Gujarati character tables¶

This document lists the per-character shaping information needed to shape Gujarati text.

Contents

Gujarati character table
Vedic Extensions character table
Miscellaneous character table

Gujarati character table¶

Gujarati glyphs should be classified as in the following table. Codepoints in the Gujarati block with no assigned meaning are designated as unassigned in the Unicode category column.
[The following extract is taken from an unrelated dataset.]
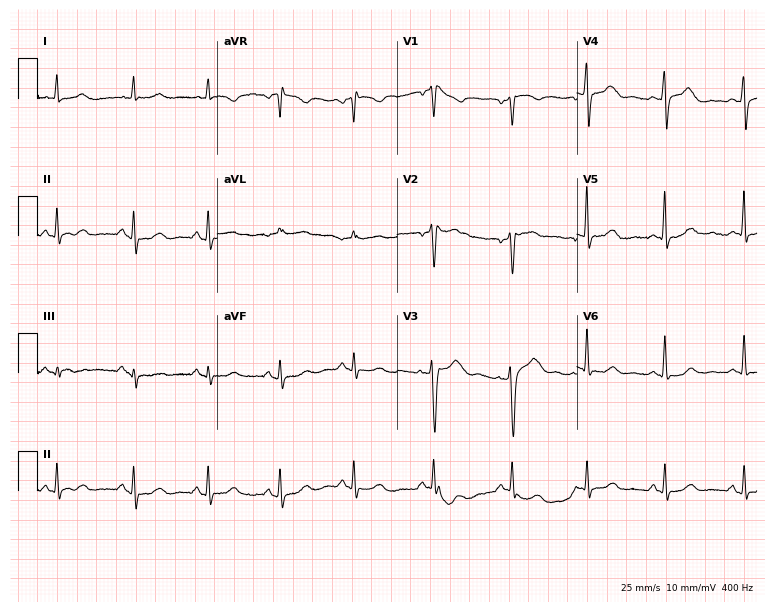
Standard 12-lead ECG recorded from a woman, 63 years old. None of these six findings is recorded: first-degree AV block, right bundle branch block, left bundle branch block, sinus bradycardia, atrial fibrillation, sinus tachycardia.

Assigned codepoints with a null in the Shaping class column evoke no special behavior from the shaping engine. Note that this does include some valid codepoints, such as currency marks, punctuation, and other symbols.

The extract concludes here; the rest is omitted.